No story exemplifies this dynamic better than Gabriel Garcia Marquez’s “A Very Old Man with Enormous Wings,” in which a winged old man shows up outside the house of a poor couple where he’s caged and examined until, at the end of the story, he flies away. The story’s characters, as well as its readers, find themselves asking questions that listeners of “MMMBop” don’t bother with — what does this nonsensical figure mean? But the story’s refusal to yield any clues as to the old man’s provenance or nature makes a strong case that we should read the story the same way we listen to the chorus of “MMMBop.” It matters less what the old man means, and more how his enigmatic presence fits within and affects the rest of the narrative.

Of course, some readers will persist in being frustrated by “A Very Old Man with Enormous Wings,” just as many listeners are enraged by pop songs like “MMMBop” or “Call Me Maybe.” I think that’s true, actually, of all three stories I’ve mentioned, that they’re just as likely to inspire consternation as admiration.

Part of the reason for that is their ability to get under a reader’s skin. You may hate “The Lottery,” but if you’ve read it, you’re likely to remember it for a very long time. Similarly, people who hate “MMMBop” don’t hate it because it’s forgettable, they hate it because they can’t get it out of their head. Even that hatred, though, is a remarkable artistic feat. Love and hate are, after all, both forms of devotion, and the ability to inspire that devotion is, the more I think about it, the most essential characteristic of a truly great pop song.

When, in 2007, I fell in love with “MMMBop,” I felt an irresistible urge to share the song with others, to ask them to listen and to consider if maybe, like me, they’d dismissed it too readily when it first came out 10 years earlier. We’ve already discussed how that compulsion to share is a strange, overwhelming force, and it’s a compulsion I feel again now. As I’ve thought through the possible criteria for determining the literary equivalent of a pop song, I’ve thought of so many stories that fit the bill, stories that have gotten under my skin, stories that I have to share.
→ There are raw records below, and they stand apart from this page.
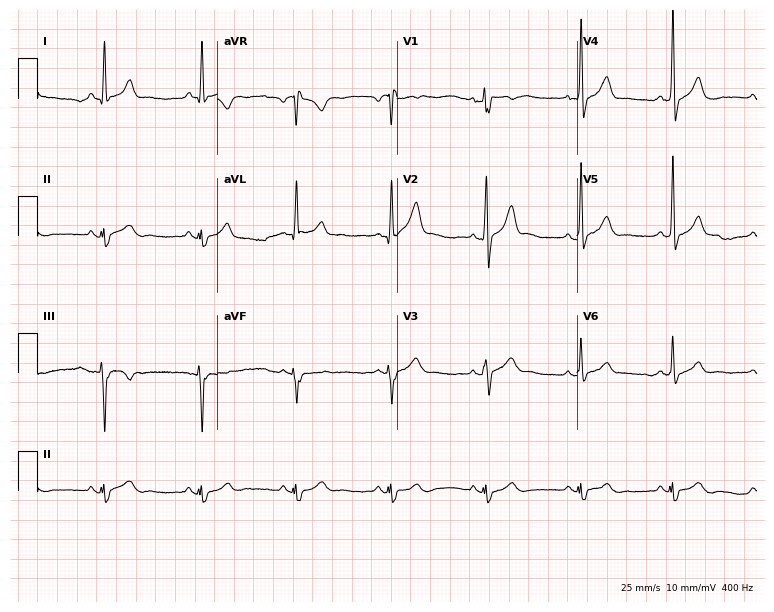
12-lead ECG from a 41-year-old man (7.3-second recording at 400 Hz). Recorded interpretation: within normal limits.
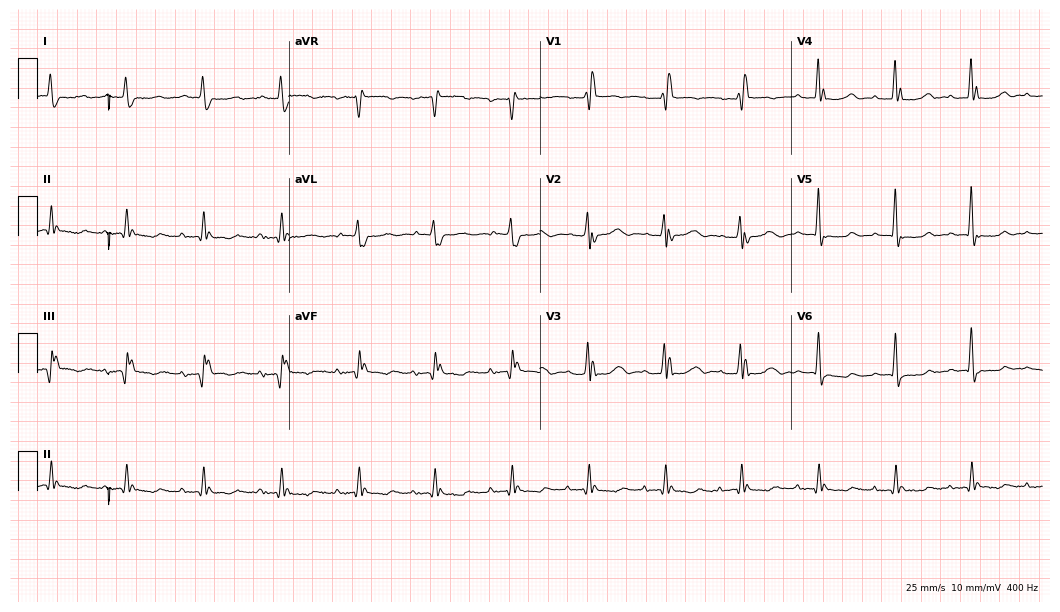
ECG (10.2-second recording at 400 Hz) — an 83-year-old man. Findings include right bundle branch block.
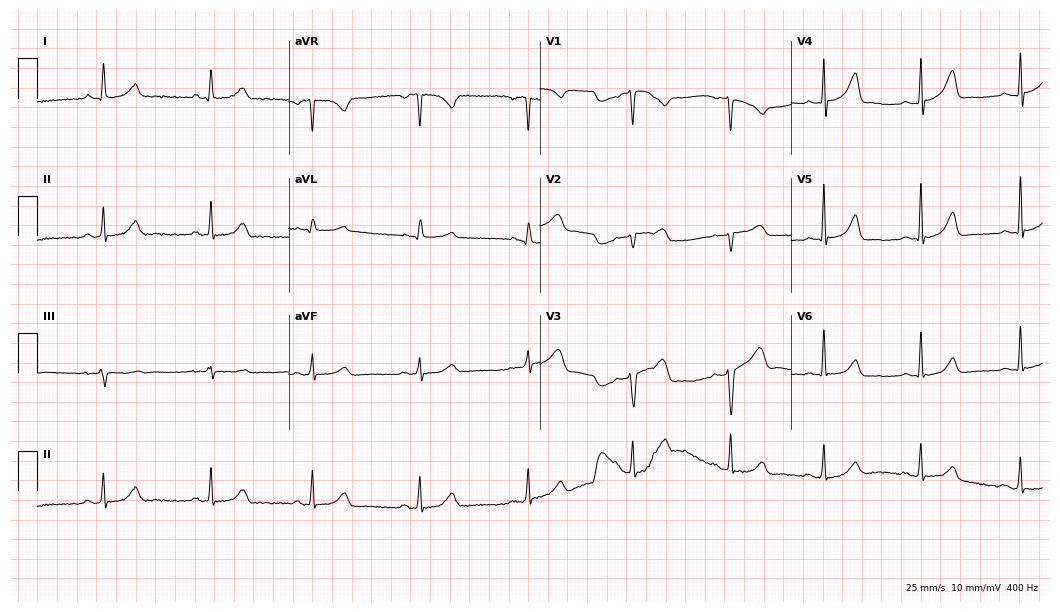
ECG (10.2-second recording at 400 Hz) — a female, 56 years old. Labelled as a normal ECG.

Unable to resist that urge, I’ve put together a Thriller-sized playlist of nine pop-musical short stories:

1. “The Lottery,” by Shirley Jackson (from The Lottery and Other Stories)

2. “The Return,” by Roberto Bolaño (from The Return)

3. “Good Country People,” by Flannery O’Connor (from A Good Man is Hard to Find)

The names alone of the two main characters (Manley Pointer and Hulga) are worth the price of admission, and the story just gets better from there. Its jokey setup — a woman with a PhD in philosophy sets out to corrupt a naïve-seeming bible salesman — serves as a funny vehicle for a troubling exploration of condescension and pain.

4. “UFO in Kushiro,” by Haruki Murakami (from After the Quake)

After the Kobe earthquake of 1995, Komura’s wife leaves him, explaining in a note, “you are good and kind and handsome, but living with you is like living with a chunk of air.” What follows has the feel of a verse/chorus/bridge song structure as seemingly disparate narrative elements — the accusing note, a package whose contents are unknown to Komura, an extended conversation with the sister of a colleague — trade back and forth until they all come together, more-or-less, at the end of the story.

5. “A Very Old Man with Enormous Wings,” by Gabriel Garcia Marquez (from Collected Stories)

6. “The Cats in the Prison Recreation Hall,” by Lydia Davis (from The Collected Stories of Lydia Davis)

A prison recreation hall is infested with cats and then the warden gets rid of them — that’s basically the whole story. But the simple premise yields an engaging pop-song-short two-page narrative about power, cruelty, and the passing of time.

7. “End of the Line,” by Aimee Bender (from Willful Creatures)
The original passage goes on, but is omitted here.